Task prompt –
Where an entry below contains an image, skip the image and reproduce the rest exactly.

Raw data –
......

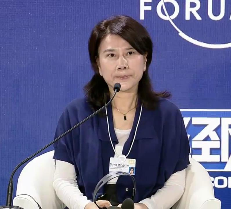 Dong Mingzhu
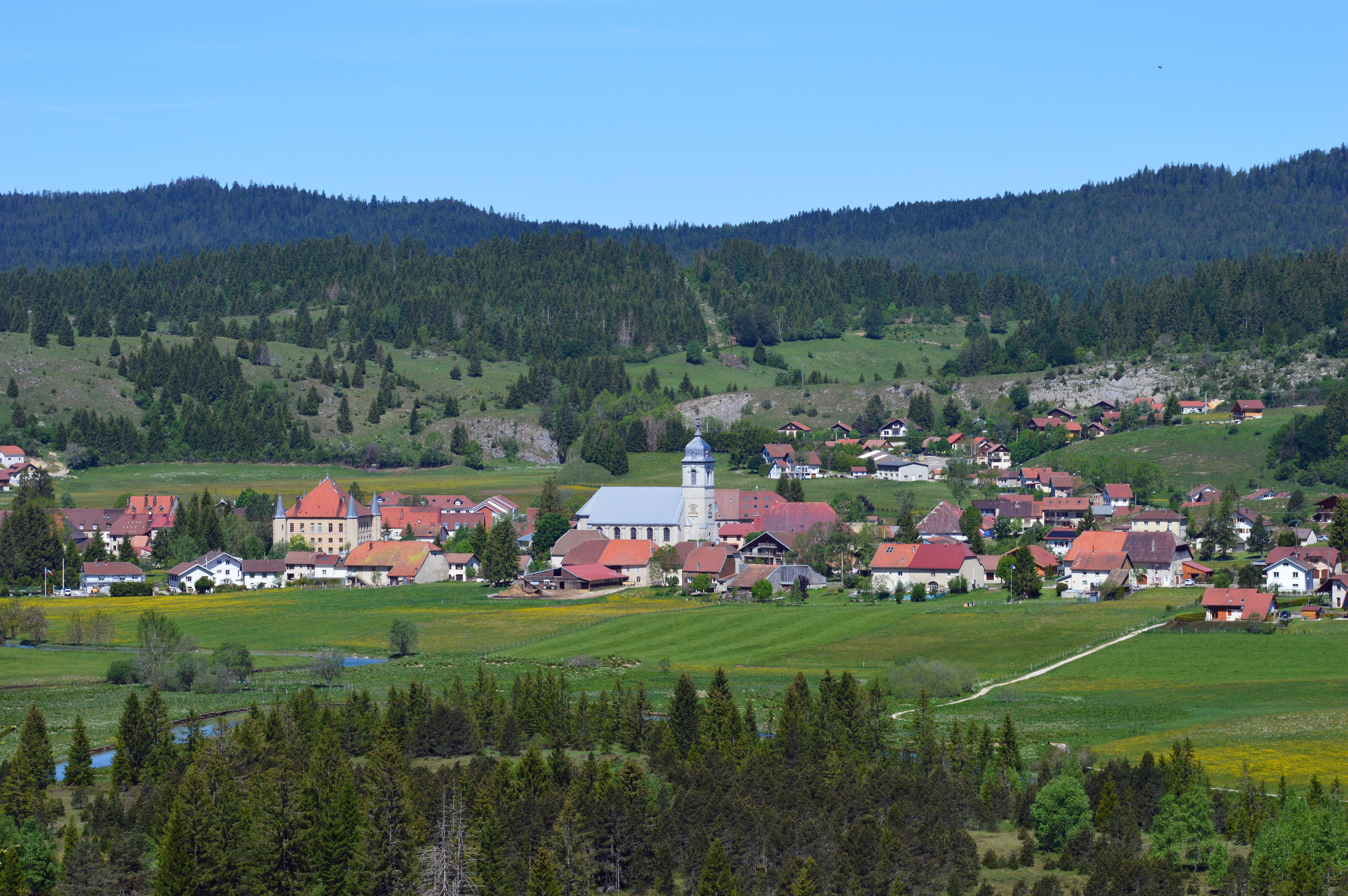 Vue sur le village de Mouthe, situé en France dans le département du Doubs et dans le Massif du Jura. Photographie prise en juin 2019 depuis le belvédère de la Source.
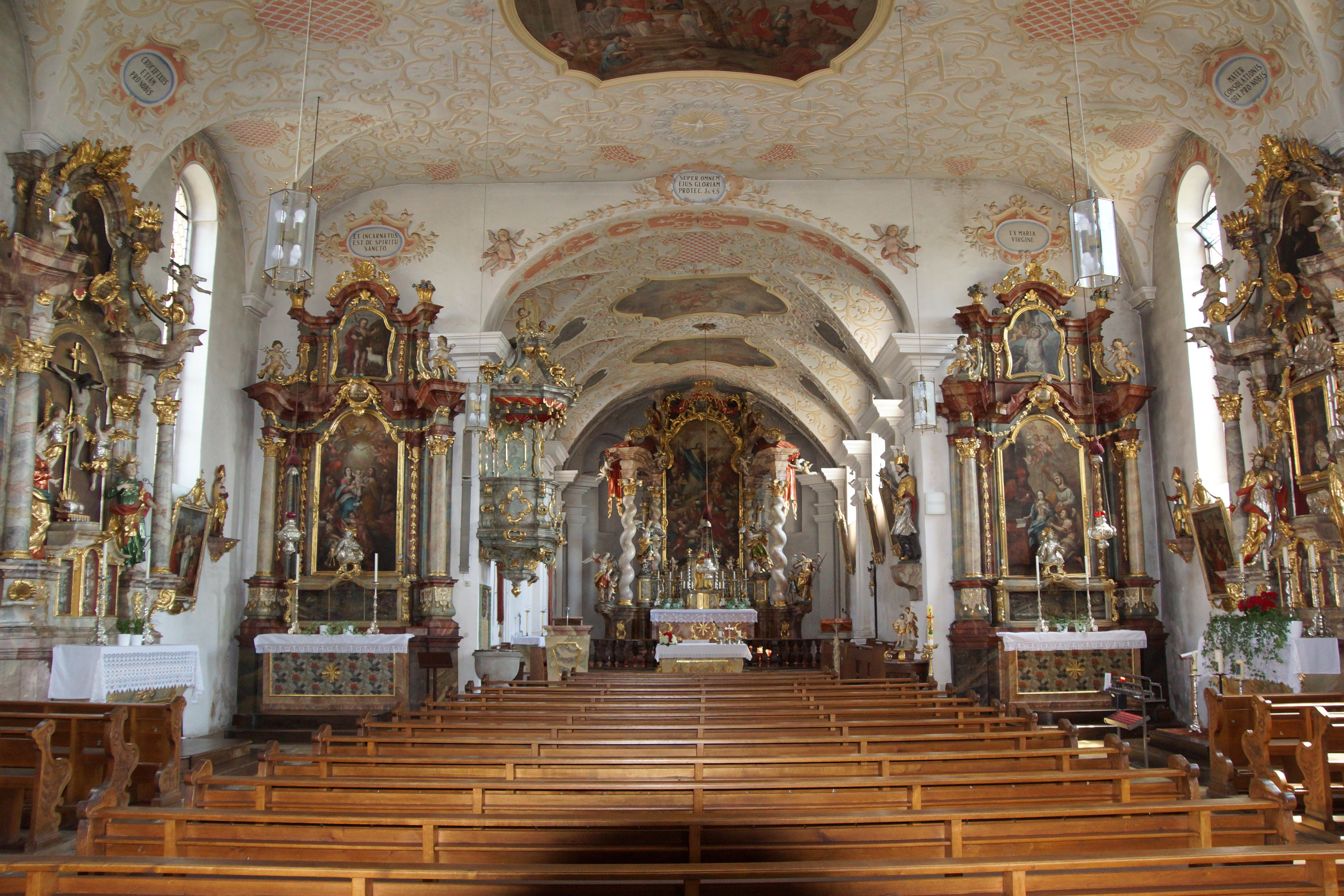 Pfarr St. Martin in Luhe
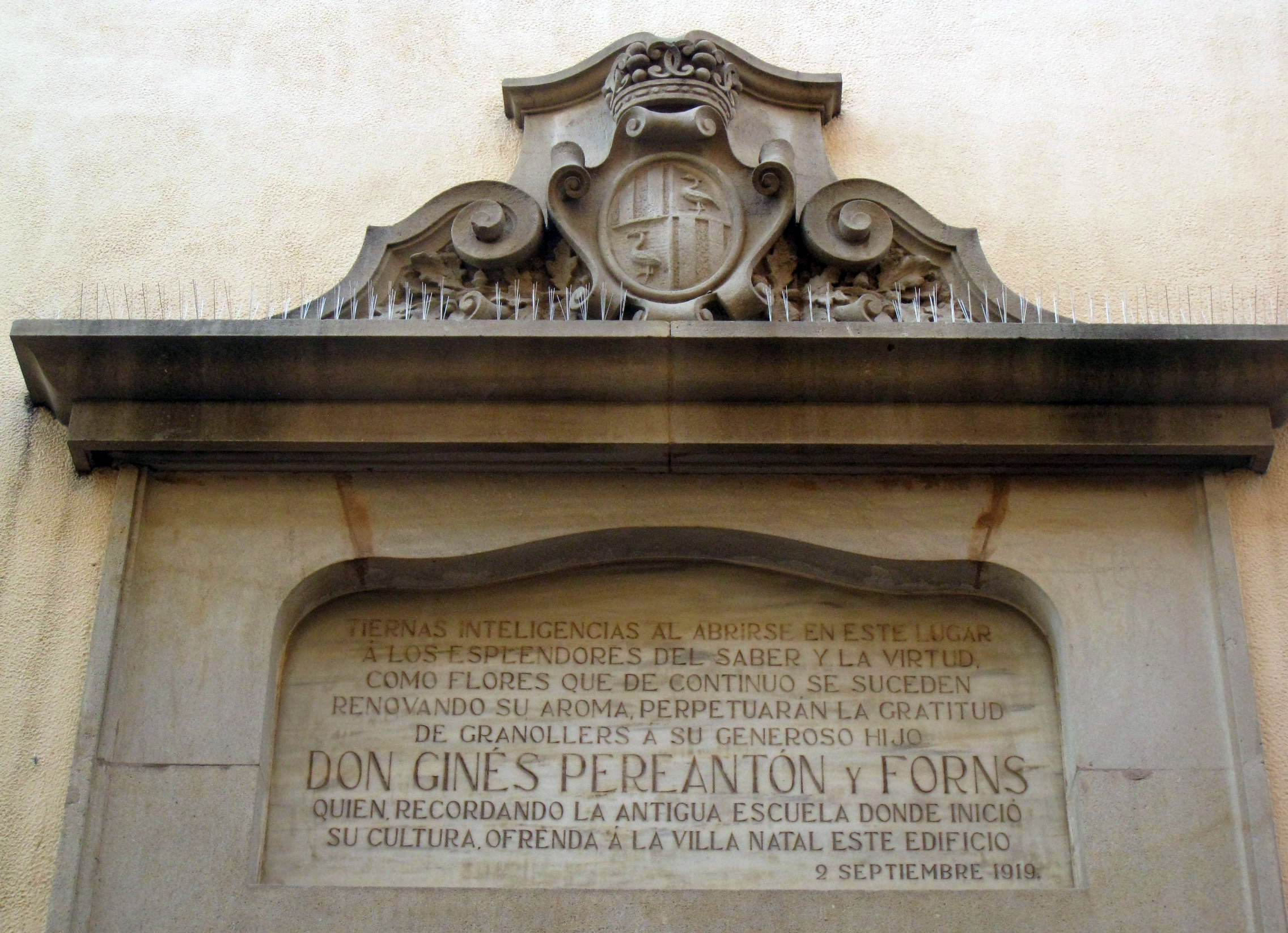 Col·legi Pereanton (Granollers) Object location41° 36′ 32.98″ N, 2° 17′ 17.32″ E
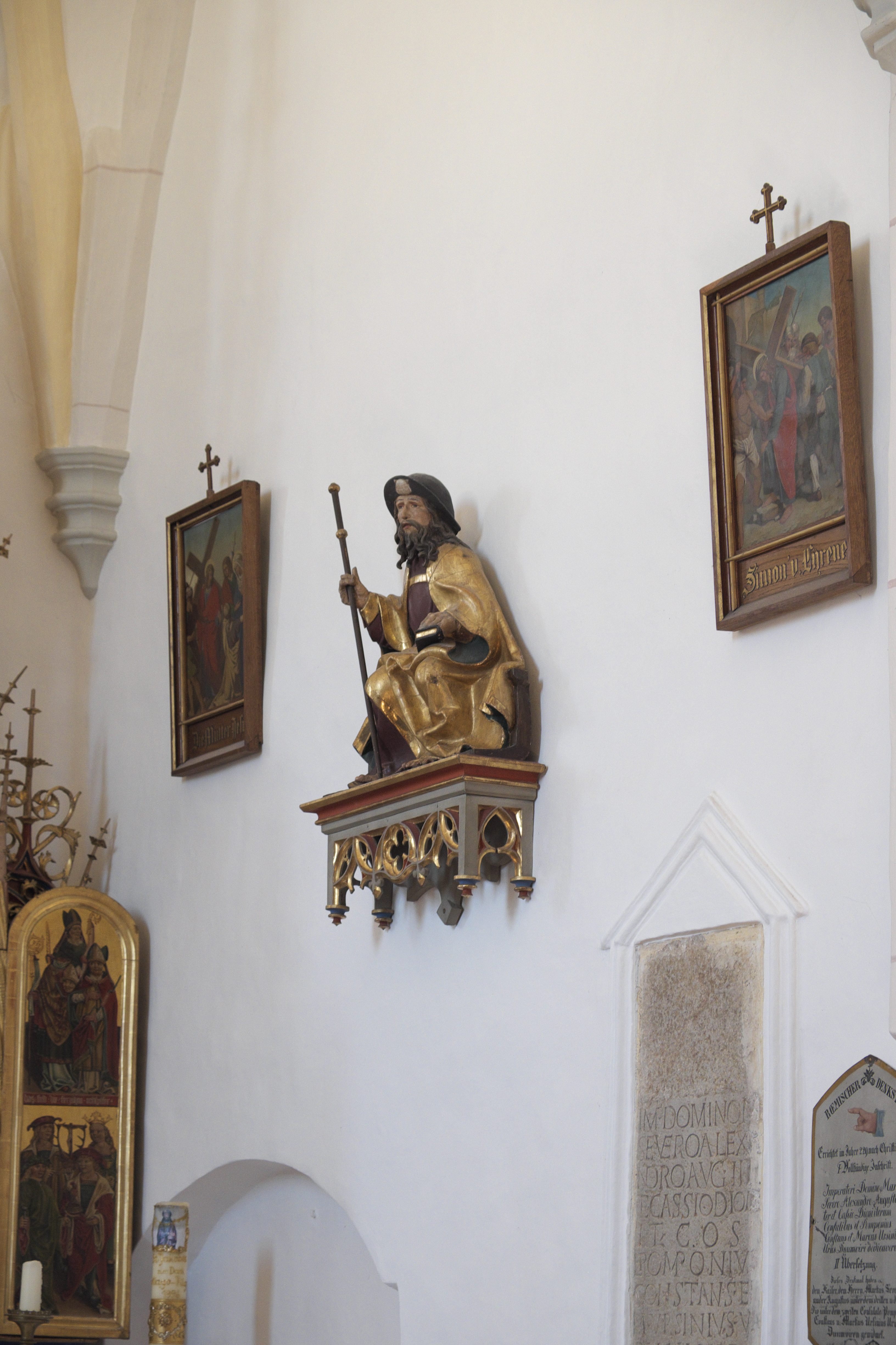 Katholische Filialkirche St. Jakobus der Ältere in Rabenden, einem Ortsteil von Altenmarkt an der Alz im Landkreis Traunstein (Bayern/Deutschland), Figur des Apostels Jakobus des Älteren, vermutlich aus der Werkstatt des Meisters von Rabenden
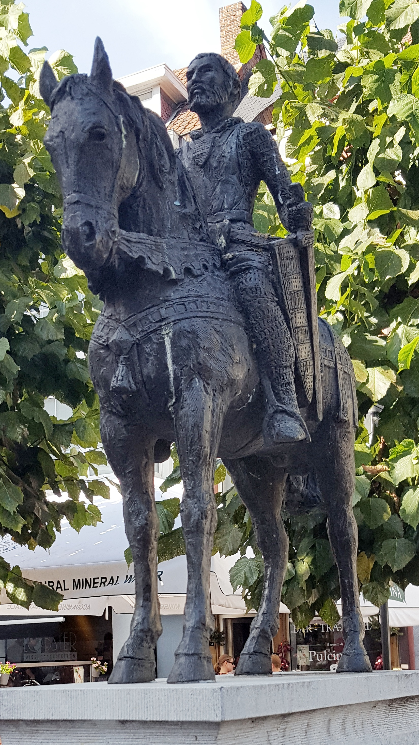 Estatua ecuestre del conde Arnaldo IV de Loon, en Hasselt (Bélgica). Autor de la estatua desconocido.
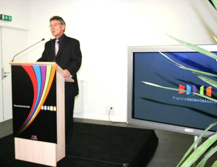 Français
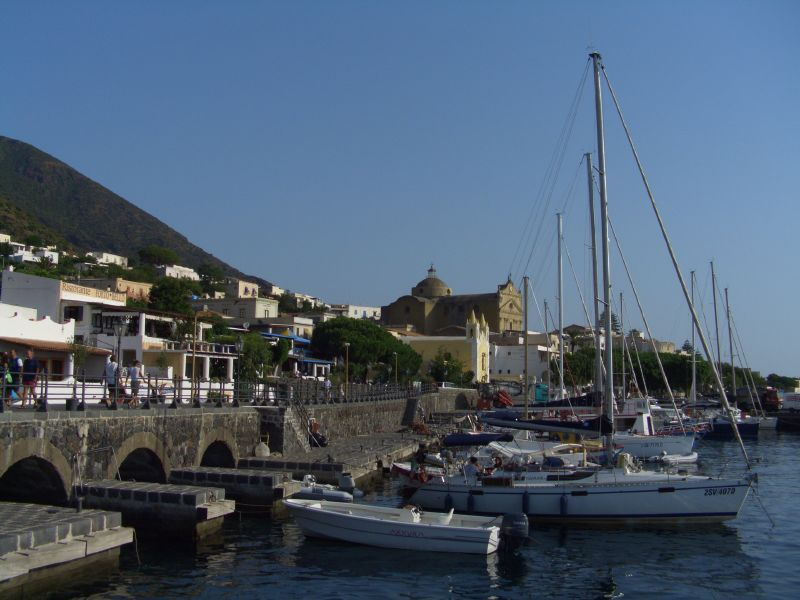 Salina, Sicilia, Italia
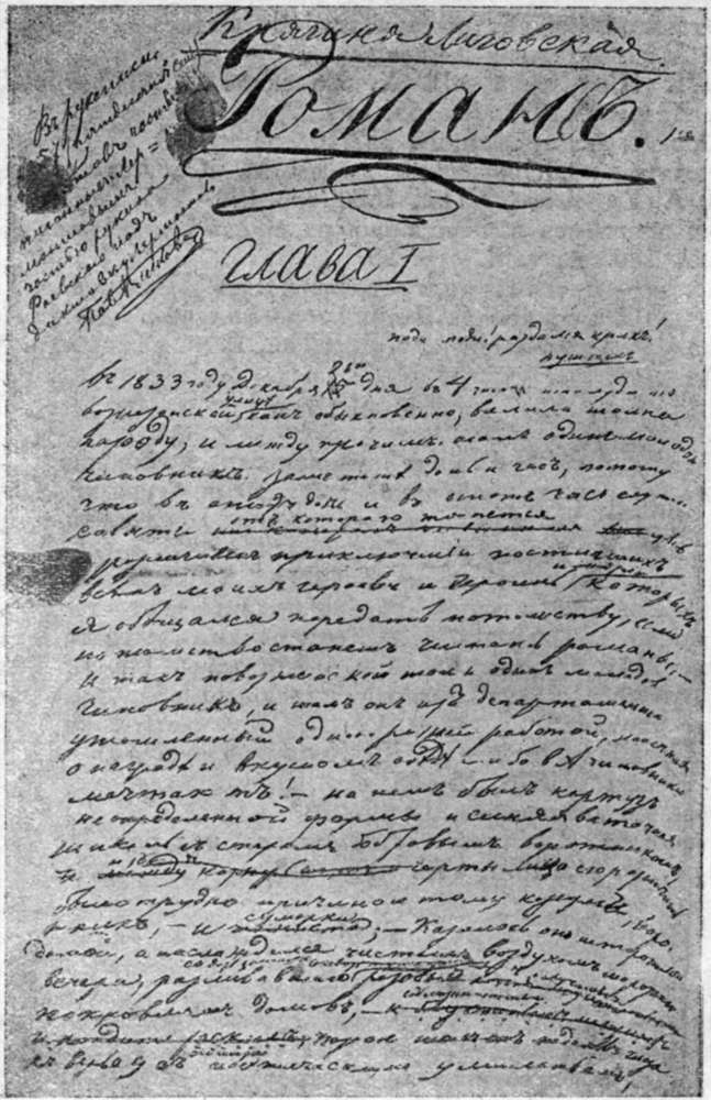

......

Output –
 Dong Mingzhu
 Vue sur le village de Mouthe, situé en France dans le département du Doubs et dans le Massif du Jura. Photographie prise en juin 2019 depuis le belvédère de la Source.
 Pfarr St. Martin in Luhe
 Col·legi Pereanton (Granollers) Object location41° 36′ 32.98″ N, 2° 17′ 17.32″ E
 Katholische Filialkirche St. Jakobus der Ältere in Rabenden, einem Ortsteil von Altenmarkt an der Alz im Landkreis Traunstein (Bayern/Deutschland), Figur des Apostels Jakobus des Älteren, vermutlich aus der Werkstatt des Meisters von Rabenden
 Estatua ecuestre del conde Arnaldo IV de Loon, en Hasselt (Bélgica). Autor de la estatua desconocido.
 Français
 Salina, Sicilia, Italia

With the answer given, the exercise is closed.